Winding things down, this season finds Tim quitting his job at Tool Time,
his boys setting off to follow their own dreams, and Tim and Jill deciding it’s time for new adventures, and heading off to
Indiana. Al also undergoes big life changes; his mother passes away and he proposes to Trudy (Megan Cavanagh). Guest stars
this year include Oprah Winfrey, Morgan Fairchild and Mario Andretti, and, as Wilson, Hindman finally gets a chance to show his face in the season finale — a just reward for being such a good sport for so many years.

Home Improvement
co-creators Matt Williams and Carmen Finestra previously wrote for iconic ’80s
sitcom The Cosby Show, so their work
retains much of that show’s good-heartedness, if not quite the same aplomb with
which the requisite “very special episodes” are handled
(witness the two-part “Love’s Labor Lost,” in which Jill grapples with the possibility of a full hysterectomy). Though originally conceived of as a showcase for Allen’s trademark macho-goofy humor, honed by his experience of more than a decade as a stand-up comedian, Home Improvement would eventually evolve into a much more traditional, staid sitcom. That means stories of diluted familial drama, carried along largely by charisma
and goodwill.

There’s certainly nothing deeply odious or wrong with Home Improvement. But as this collection of the show’s final go-round
reflects, blue-collar inspiration has a certain shelf life
. The type of big screen fare that Allen has gone on to — undemanding, pre-chewed entertainment like Wild Hogs and The Santa Clause franchise — prove that he has a keen grasp of his audience and perhaps inherent limitations, but it also serves as an indication of what one gets here: familiarity, microwaved to accompany a microwave dinner or post-supper couch sprawl.

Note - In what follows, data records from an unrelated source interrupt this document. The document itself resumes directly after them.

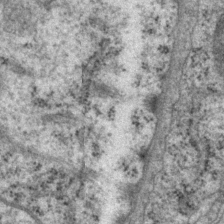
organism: P. pacificus
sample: Pharynx
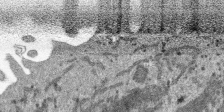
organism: Human
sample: Lung epithelial cells infected with SARS-CoV-2
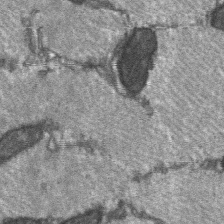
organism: C57BL Mouse
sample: Soleus
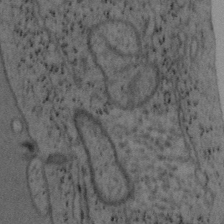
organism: Human
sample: HeLa cells
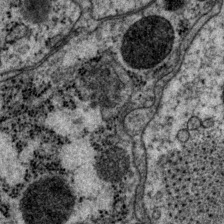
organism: P. pacificus
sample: Pharynx
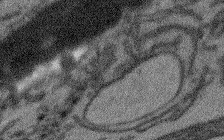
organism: Arabidopsis thaliana
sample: Root tip
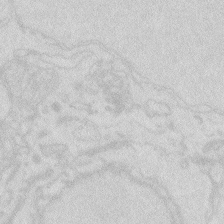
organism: Zebrafish
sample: Macrophage
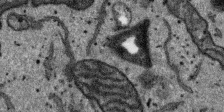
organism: Human
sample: Lung epithelial cells, uninfected (mock) control
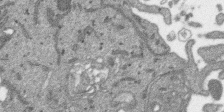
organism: Human
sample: Lung epithelial cells infected with SARS-CoV-2
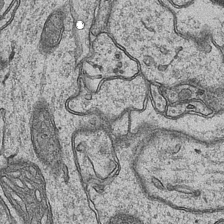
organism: Mouse
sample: CA1 Hippocampus
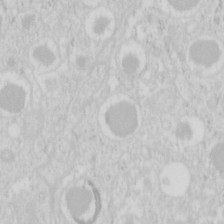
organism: Mouse
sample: Pancreas
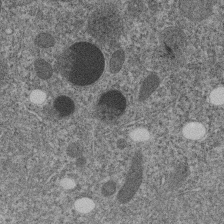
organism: C. elegans
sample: C. elegans embryo early stage
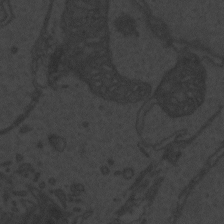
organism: Zebrafish
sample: Macrophage infected with Toxoplasma gondii
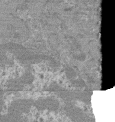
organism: Mouse
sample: Glomerulus
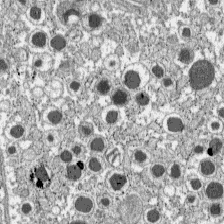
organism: C57BL Mouse
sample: Pancreatic islet
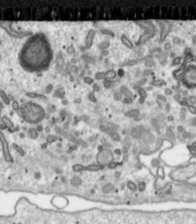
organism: Toxoplasma gondii
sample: Parasites in a vacuole inside a host cell
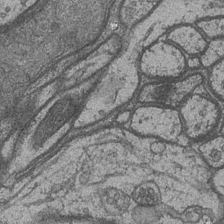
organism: Drosophila
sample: Optic medulla
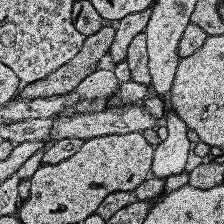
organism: Human
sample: Temporal Lobe
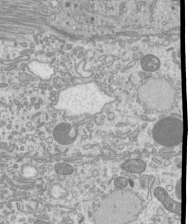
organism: Mouse
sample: Cilia; mouse epididymis
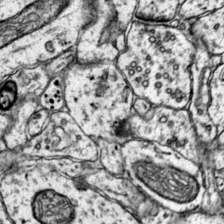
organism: Mouse
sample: Primary visual cortex
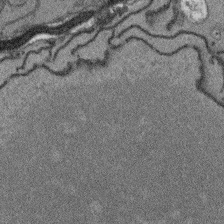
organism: Arabidopsis thaliana
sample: Root tip
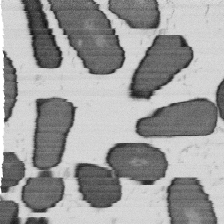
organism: B. subtilis
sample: Bacterial spore
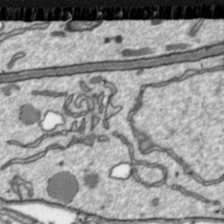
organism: Toxoplasma gondii
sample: Parasites in a vacuole inside a host cell
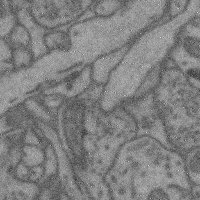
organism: Mouse
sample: Cerebral cortex
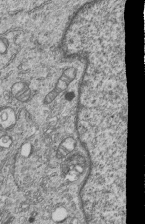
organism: Human
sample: MDA-MB-231 cells
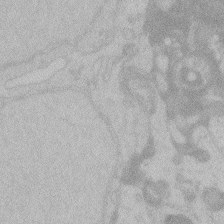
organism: Zebrafish
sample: Macrophage infected with Toxoplasma gondii
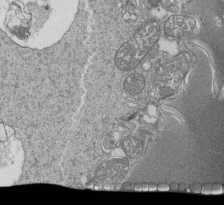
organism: Tetrahymena
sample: Cilia in tetrahymena
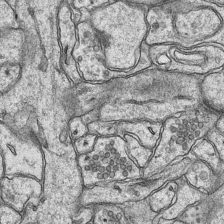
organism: Mouse
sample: CA1 Hippocampus
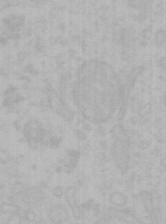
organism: Mouse
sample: Choroid plexus
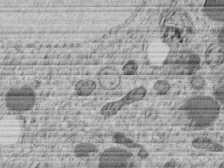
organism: C. elegans
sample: C. elegans embryo early stage
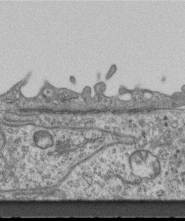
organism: Mouse
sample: Centriole in ependymal cells
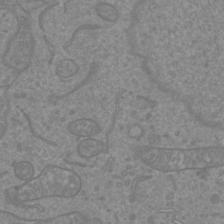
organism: Mouse
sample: Cortical neurons
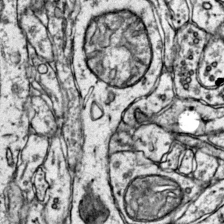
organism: Mouse
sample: Primary visual cortex
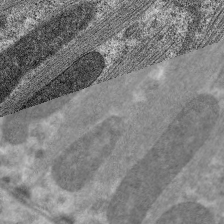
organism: C. elegans
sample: Pharynx
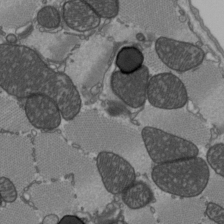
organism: C57BL Mouse
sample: Heart
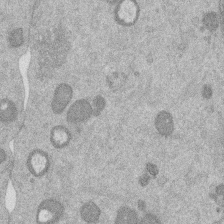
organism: Mouse
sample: Dividing mouse embryo 1 cell stage
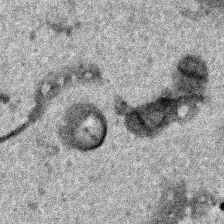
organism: Human
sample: Mitochondria in HCT116 cells
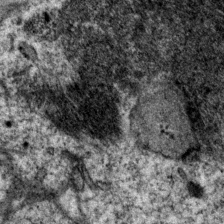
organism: P. pacificus
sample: Pharynx
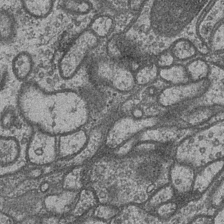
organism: Drosophila
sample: Optic medulla
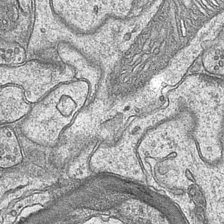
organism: Mouse
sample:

Presented in a 1:33.1 aspect ratio with a Dolby digital 2.0 stereo soundtrack, the final season of Home Improvement comes housed in a cardboard nice slipcover case. With all 28 of the season’s half-hour episodes, plus exclusive DVD bonus features, this four-disc set is an irreplaceable
addition to the collection of any diehard fan of the series, but obviously more of a Netflix rental for those without either kids who might get replay value out of it or a strong rooting interest in the show themselves. A six-minute, season-specific blooper reel kicks things off, and there’s also a retrospective special from 2003, Tim Allen’s User’s Guide to Home Improvement, that gathers Allen, Karn, Hindman and Dunning in front of a live
studio audience to revisit their favorite moments from the show’s
run. For a glimpse of the final curtain call, click here; to purchase the set via Amazon, meanwhile, click here. C (Show) B (Disc)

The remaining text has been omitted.